BUFFALO, N.Y. (WIVB) — The principal of McKinley High School, who’s been on paid leave through a five-year court battle with the district, can return to her post — if she wants, as she has reached a settlement with the Buffalo Board of Education.

Students at McKinley High School accused Crystal Boling-Barton of discriminating against certain students, part of the LGBTQ+ community. After the ACLU sued the school district and Barton, officials set in motion steps to terminate her.

In May 2017, Barton was placed on administrative leave, required by state law when school officials are in the process of terminating a tenured teacher.

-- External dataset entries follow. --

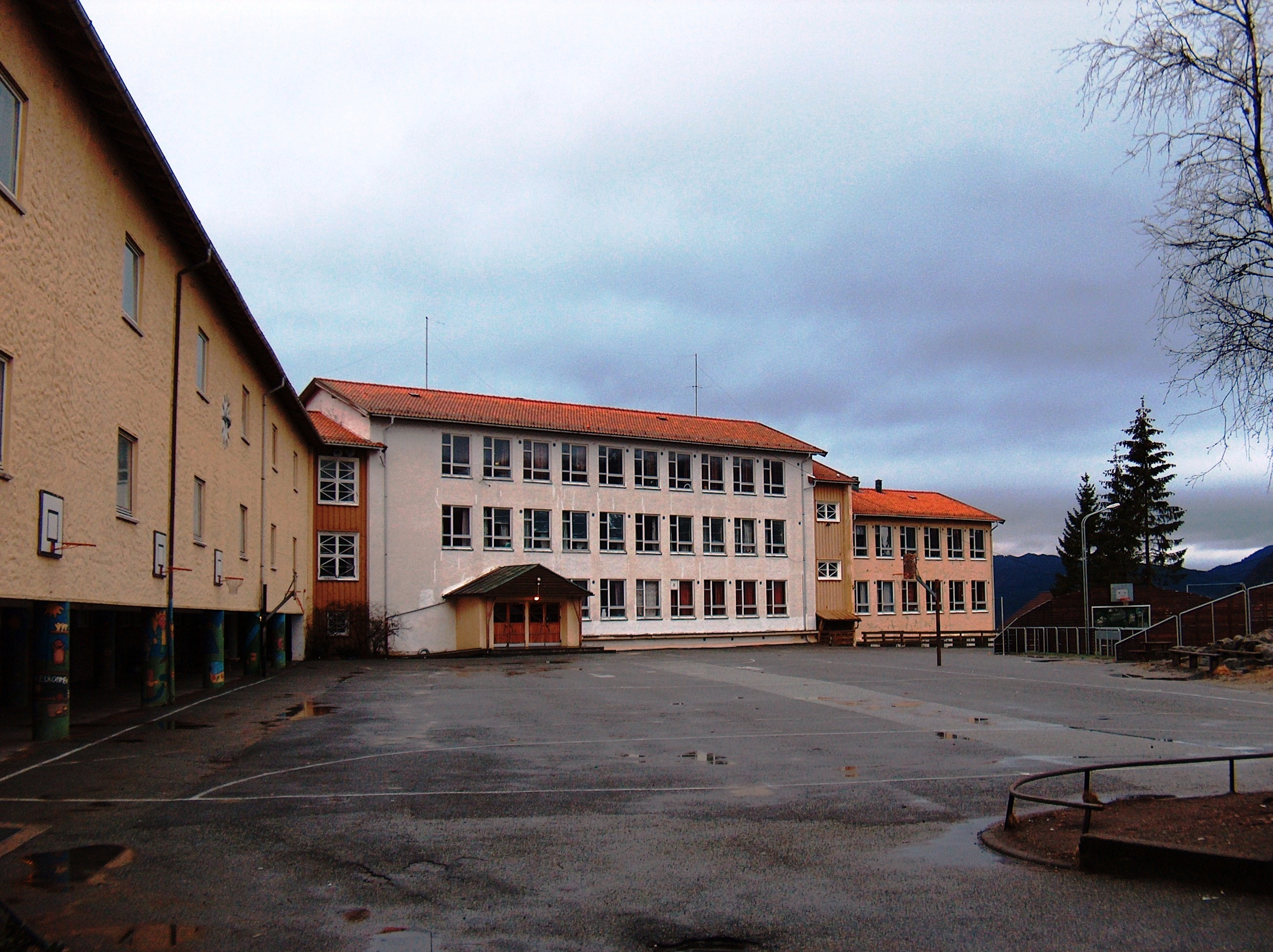 Ytre Arna barne- og ungdomsskule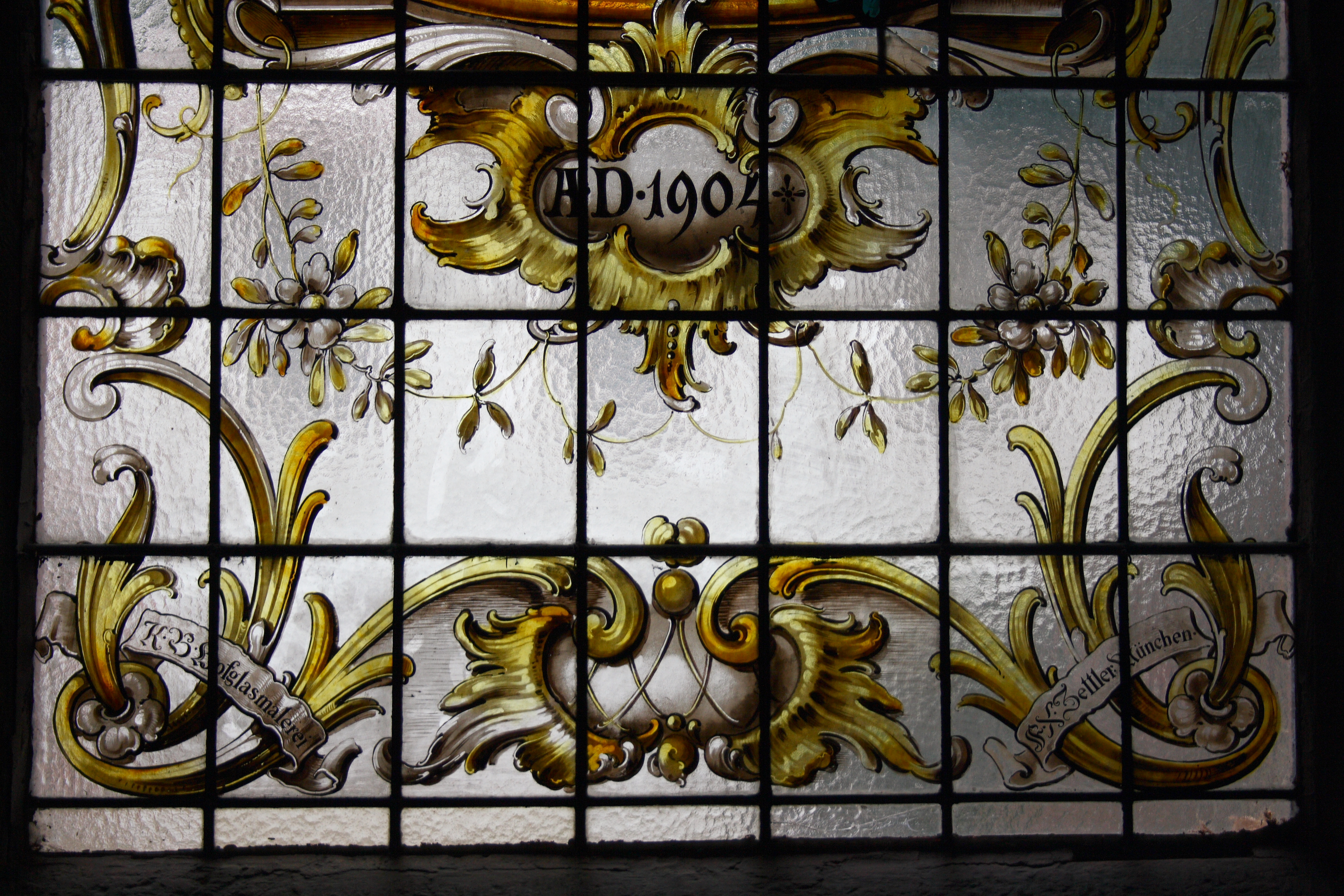 Bleiglasfenster in der katholischen Pfarrkirche St. Michael in Lohr am Main im Landkreis Main-Spessart (Bayern) Ausschnitt mit Sigbatur: K.B. Hofglasmalerei F.X.Zettler München, 1904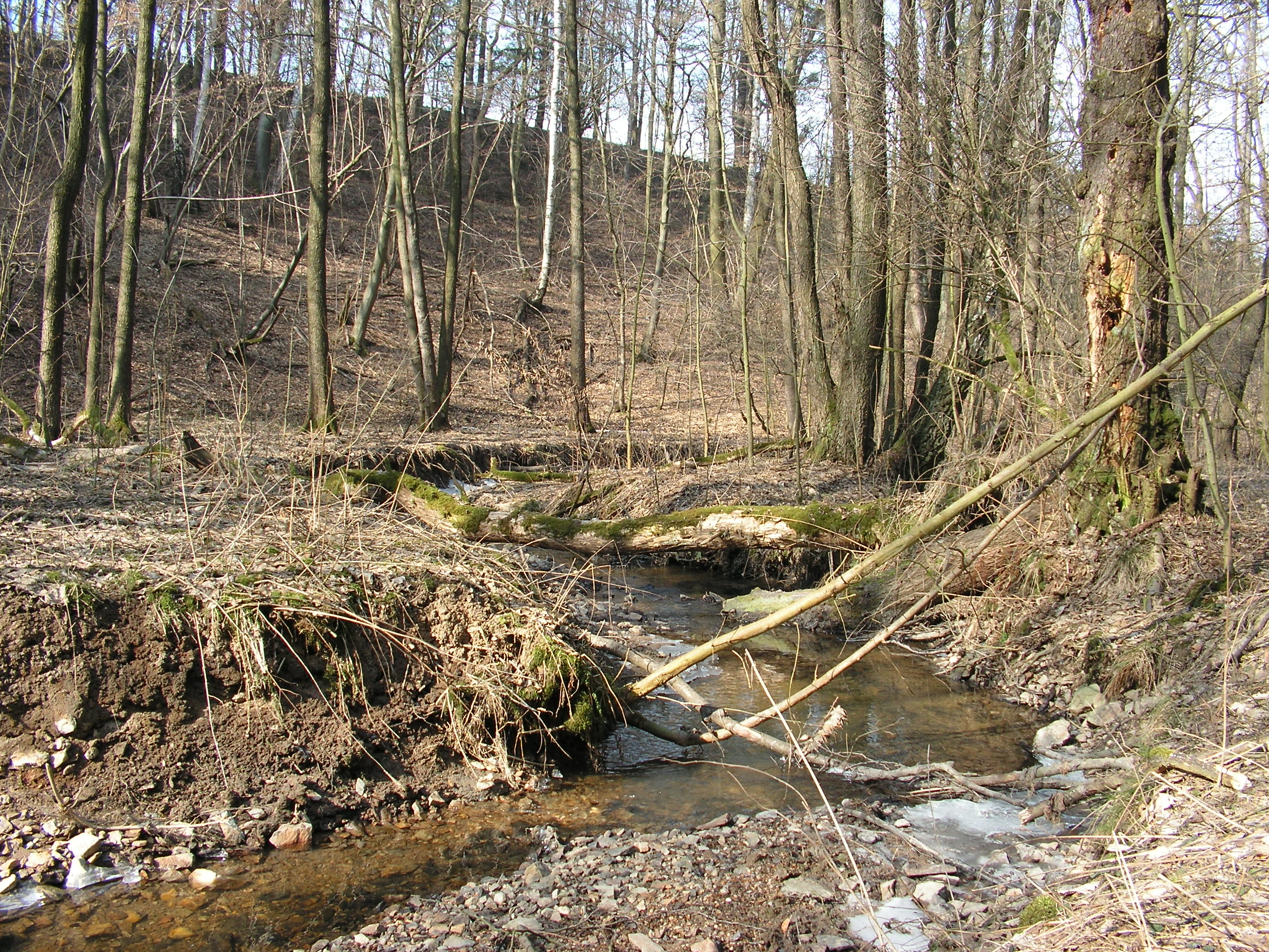 Chlumský potok pod vsí Chlum, která se nachází v okrese Kutná Hora. Foceno zhruba na jeho 2,0 říčním kilometru.

The ACLU sued the school district, accusing Barton of discrimination, but it was quickly resolved.

“So it was really a lot to do about nothing,” said union attorney Robert Boreanaz, who represents Barton. “The superintendent at the time could have resolved it, and chose not to.”

Over the next five years, Barton’s leave with pay resulted in her receiving full pay of more than $600,000, $200,000 in additional pay and damages, $60,000 for her attorneys fees and about $15,000 in legal expenses incurred by her union — a total of more than $900,000.

Boreanaz contends former superintendent Kriner Cash could have prevented the entire costly ordeal, and now he is gone.

“The leadership now has decided to take a fresh look at things,” he said. “And decided that it was in the best interest of the district to move forward and resolve all these matters.”

Barton is the president of the union that represents principals and administrators and Boreanaz believes that was Kriner Cash’s motivation to tarnish her reputation.

The school board has released a statement that said, in part, Barton is now eligible to immediately return to service at McKinley, the board is pleased to have finally put all these matters behind them, and the district is appreciative and thankful to Principal Barton for all of her years of service.

Barton also filed a complaint against Kriner Cash and the school district on the grounds of age, gender, and racial discrimination. That complaint, filed with the State Division of Human Rights was dropped as a condition of the settlement.